The Aviation-BERT-NER model enhances the extraction of key terminology from aviation safety reports, such as those found in the NTSB and ASRS databases. A central feature of Aviation-BERT-NER’s approach is its use of templates, designed to reflect the diverse formats and scenarios found in real-world aviation safety narratives. This approach not only supports generalizability but also allows for quick adaptation to evolving aviation terminology and standards. The synthetic training dataset can be tailored to accommodate any number of entities while ensuring balance and diversity. In this work, over 70,000 synthetic sentences were generated for training Aviation-BERT-NER to recognize 17 distinct entities. For testing, real NTSB accident narratives were manually annotated to assess the model’s performance.
Aviation-BERT-NER addresses common challenges in NER models, such as misclassification, by continuously refining template diversity and strategically enhancing its named entity datasets. This proactive approach to model improvement demonstrates the method’s effectiveness in delivering a robust tool for aviation safety analysis. In benchmarking against other NER models, Aviation-BERT-NER outperformed other aviation-specific English NER models while handling more than twice the number of entities. Aviation-BERT-NER achieved an F1 score of 94.78% while identifying 17 entities, compared to Singapore’s SpaCy NER, which had an F1 score of 93.73% for 7 entities.
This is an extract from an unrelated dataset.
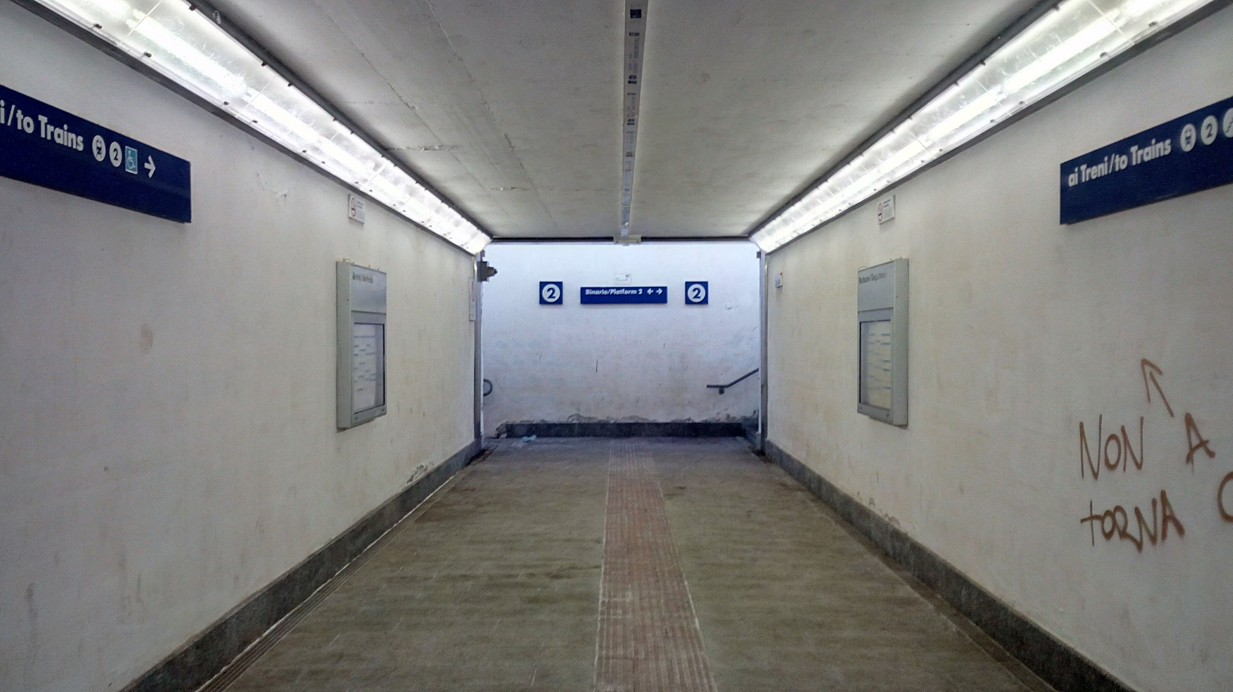 Sottopasso della stazione ferroviaria di Assemini Santa Lucia.

However, the model has limitations in handling entities it was not trained to recognize, such as aircraft engine details, telephone numbers or addresses, which may appear in real-world aviation safety reports. Future work will focus on addressing these gaps. Future work will also involve integrating Aviation-BERT-NER into an Aviation-KGQA system. This integration aims to enhance the KGQA system’s ability to formulate accurate query responses by leveraging structured knowledge graphs for detailed information retrieval.